About this exercise: The entries below are to be repeated exactly, with the pictures left out.

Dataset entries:

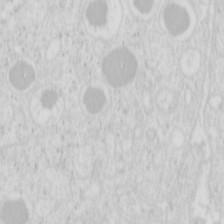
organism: Mouse
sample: Pancreas
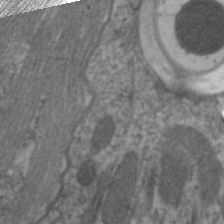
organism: C. elegans
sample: Pharynx
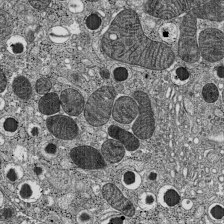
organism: C57BL Mouse
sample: Pancreatic islet
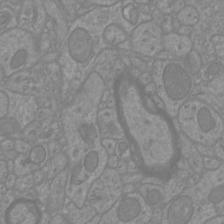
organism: Mouse
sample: Cortical neurons
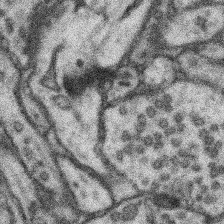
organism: Mouse
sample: Somatosensory cortex neuropil
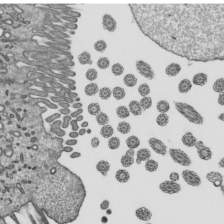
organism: Mouse
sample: Mouse epididymis efferent ductule cilia
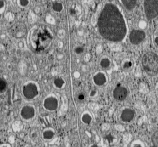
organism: C57BL Mouse
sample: Pancreatic islet
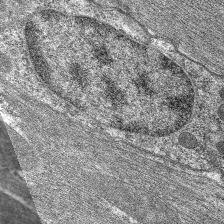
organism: C. elegans
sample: Pharynx
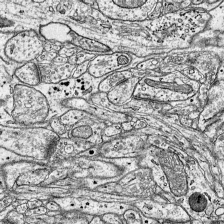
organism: Mouse
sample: Visual Cortex
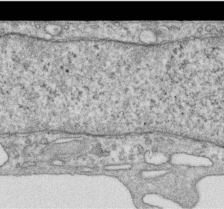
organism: Human
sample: Centriole in RPE cells
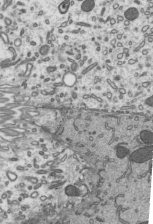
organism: Mouse
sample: Mouse epididymis efferent ductule cilia
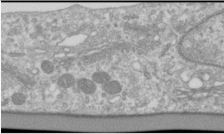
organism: Human
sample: Cilia; basal body in RPE cells
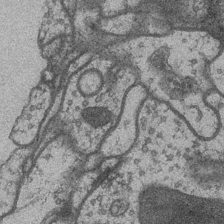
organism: Drosophila
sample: Optic medulla
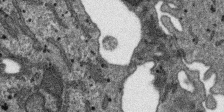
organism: Human
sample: Lung epithelial cells infected with SARS-CoV-2
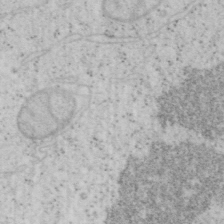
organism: Human
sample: HeLa cells
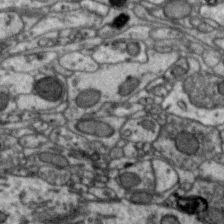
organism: Zebra finch
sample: Brain
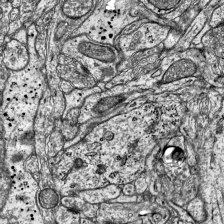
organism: Mouse
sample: Visual Cortex
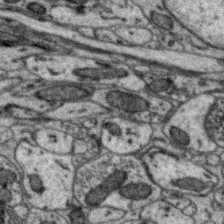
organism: Zebra finch
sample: Brain
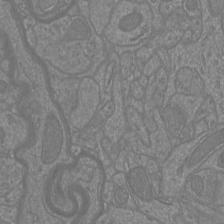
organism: Mouse
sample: Cortical neurons
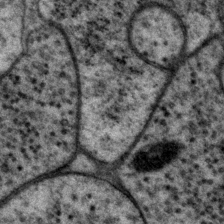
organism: P. pacificus
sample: Pharynx
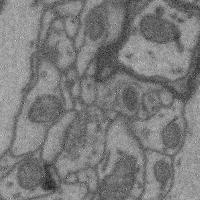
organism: Mouse
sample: Cerebral cortex
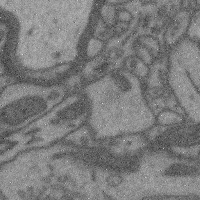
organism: Mouse
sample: Cerebral cortex
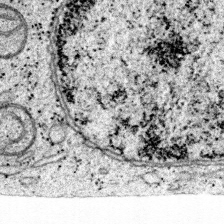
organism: Human
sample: HeLa cells
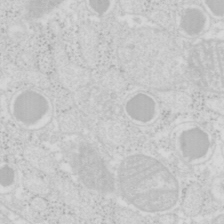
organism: Mouse
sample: Pancreas
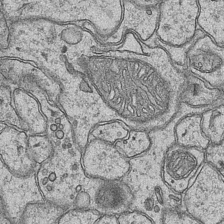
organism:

Response:
organism: Mouse
sample: Pancreas
organism: C. elegans
sample: Pharynx
organism: C57BL Mouse
sample: Pancreatic islet
organism: Mouse
sample: Cortical neurons
organism: Mouse
sample: Somatosensory cortex neuropil
organism: Mouse
sample: Mouse epididymis efferent ductule cilia
organism: C57BL Mouse
sample: Pancreatic islet
organism: C. elegans
sample: Pharynx
organism: Mouse
sample: Visual Cortex
organism: Human
sample: Centriole in RPE cells
organism: Mouse
sample: Mouse epididymis efferent ductule cilia
organism: Human
sample: Cilia; basal body in RPE cells
organism: Drosophila
sample: Optic medulla
organism: Human
sample: Lung epithelial cells infected with SARS-CoV-2
organism: Human
sample: HeLa cells
organism: Zebra finch
sample: Brain
organism: Mouse
sample: Visual Cortex
organism: Zebra finch
sample: Brain
organism: Mouse
sample: Cortical neurons
organism: P. pacificus
sample: Pharynx
organism: Mouse
sample: Cerebral cortex
organism: Mouse
sample: Cerebral cortex
organism: Human
sample: HeLa cells
organism: Mouse
sample: Pancreas
organism:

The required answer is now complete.